** Opening DATA block **
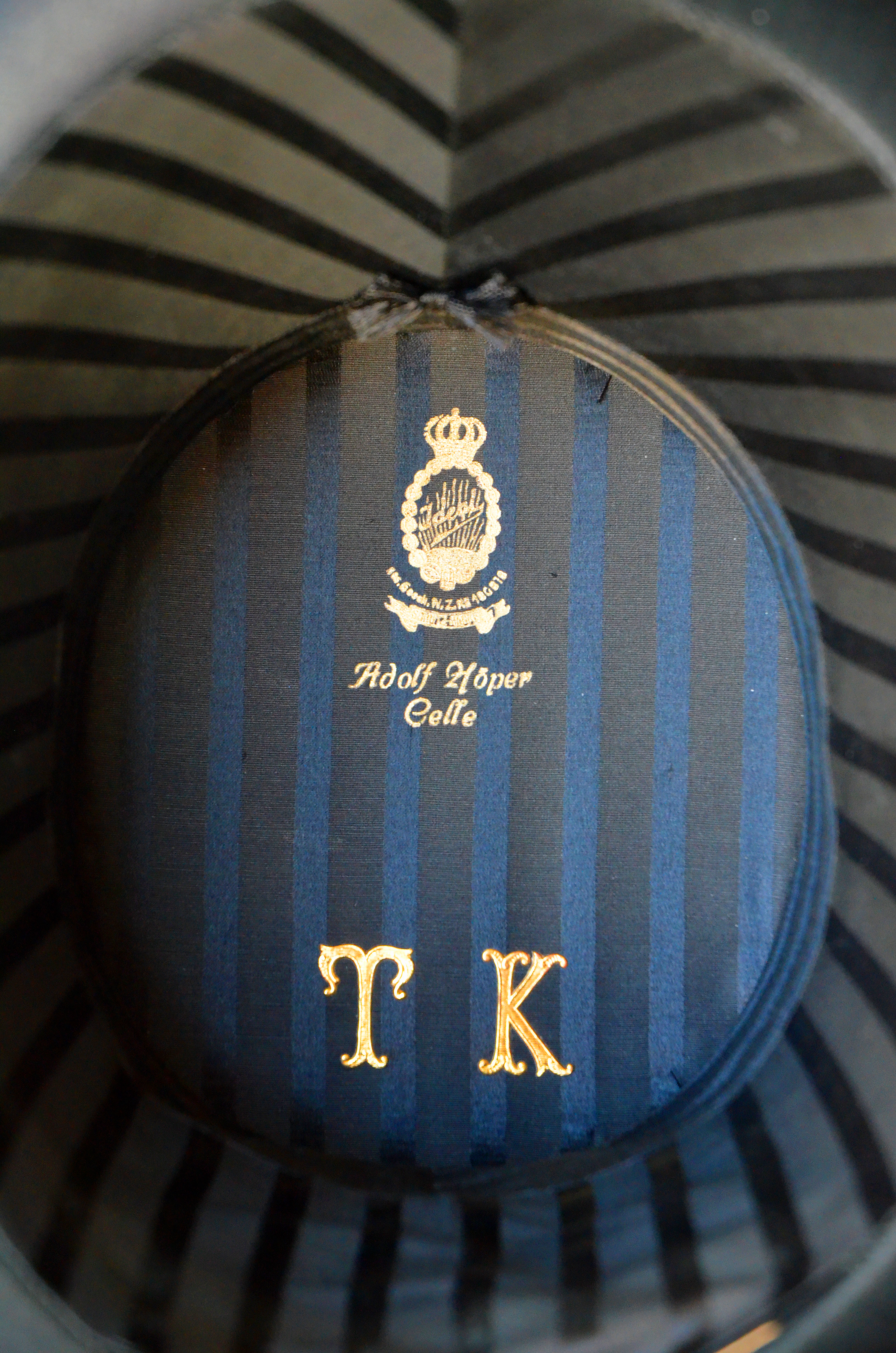 Am 31. März 2019 eröffnete der Pastor i.R. Michael Stier mit einer Rede die Ausstellung "Serie ROT" der Fotokünstlerin Ilse Paul im Kanzleicafé in Celle. Diese Fotografie zeigt das Innenfutter des mit den Initialen T K für den Musiker Theodor Krüger gekennzeichneten Zylinders aus der Hutfabrik des Kürschnermeisters Adolf Höper in Celle, Großer Plan 29. Die Künstlerin, eine Enkelin von Theodor Krüger, trägt diesen Zylinder ihres Großvaters bei besonderen Anlässen als ihr Markenzeichen. Der Hutboden trägt das Emblem für die gekrönte Marke Ideal als gesetzlich geschützes Warenzeichen mit eingetragener Nummer ...
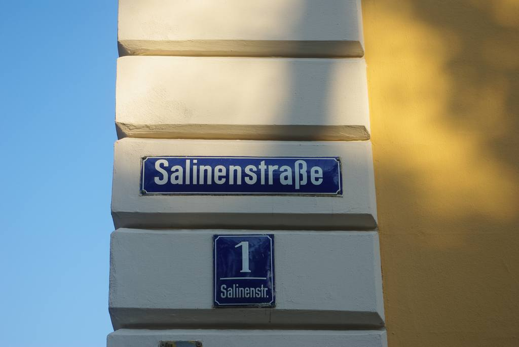 Schild an der Salinenstraße 1 (Beamtenstock der Alten Saline) in 83435 Bad Reichenhall
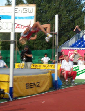 Kajsa Bergqvist bei ihrem 2,06-Sprung von Eberstadt 2003, selbst fotografiert und zur Nutzung freigegeben
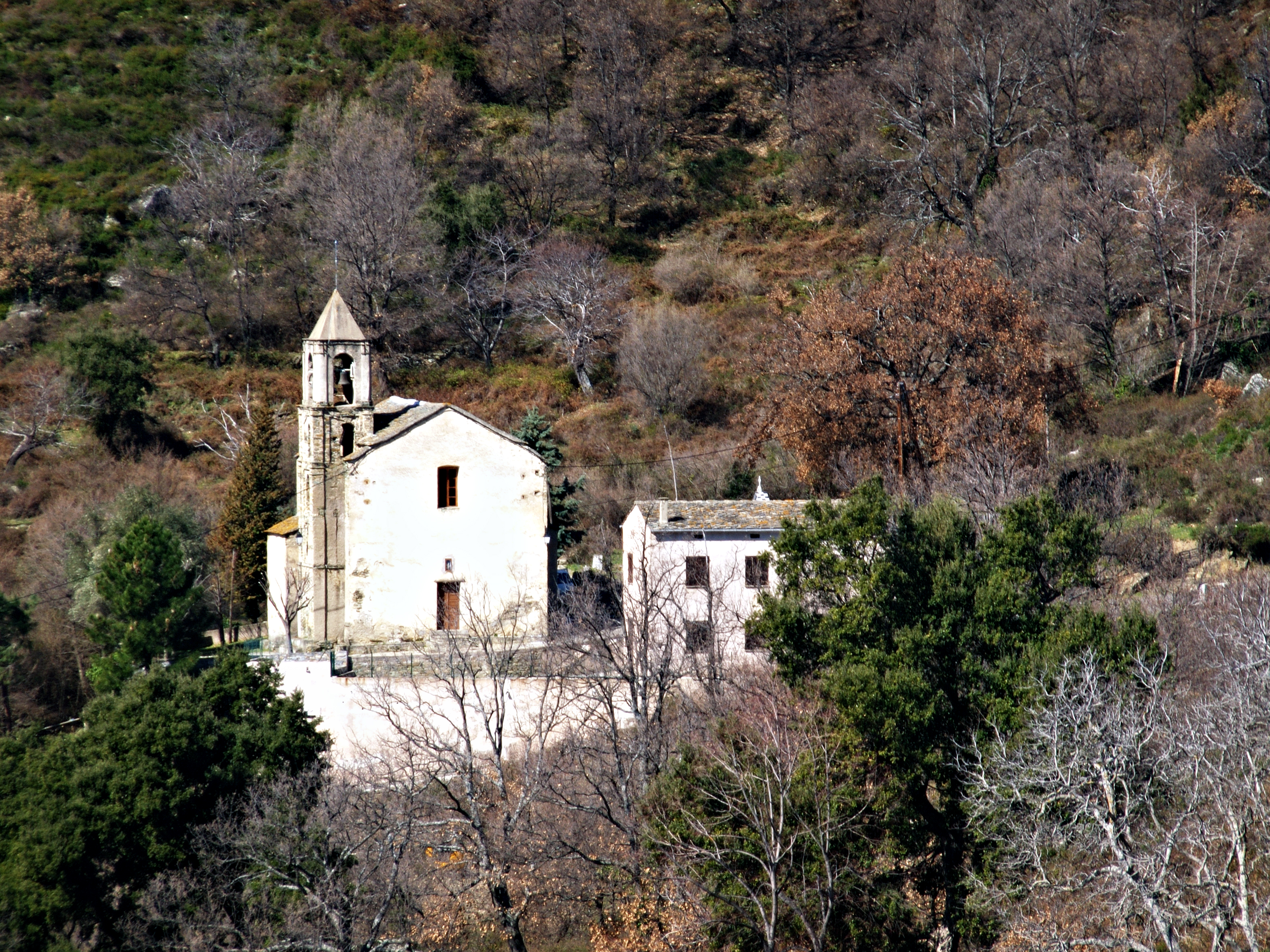 Campitello, Costere (Corse) - Église Saint-Pierre
** Closing DATA block **
Repeat verbatim all the material, but not the pictures.

 Am 31. März 2019 eröffnete der Pastor i.R. Michael Stier mit einer Rede die Ausstellung "Serie ROT" der Fotokünstlerin Ilse Paul im Kanzleicafé in Celle. Diese Fotografie zeigt das Innenfutter des mit den Initialen T K für den Musiker Theodor Krüger gekennzeichneten Zylinders aus der Hutfabrik des Kürschnermeisters Adolf Höper in Celle, Großer Plan 29. Die Künstlerin, eine Enkelin von Theodor Krüger, trägt diesen Zylinder ihres Großvaters bei besonderen Anlässen als ihr Markenzeichen. Der Hutboden trägt das Emblem für die gekrönte Marke Ideal als gesetzlich geschützes Warenzeichen mit eingetragener Nummer ...
 Schild an der Salinenstraße 1 (Beamtenstock der Alten Saline) in 83435 Bad Reichenhall
 Kajsa Bergqvist bei ihrem 2,06-Sprung von Eberstadt 2003, selbst fotografiert und zur Nutzung freigegeben
 Campitello, Costere (Corse) - Église Saint-Pierre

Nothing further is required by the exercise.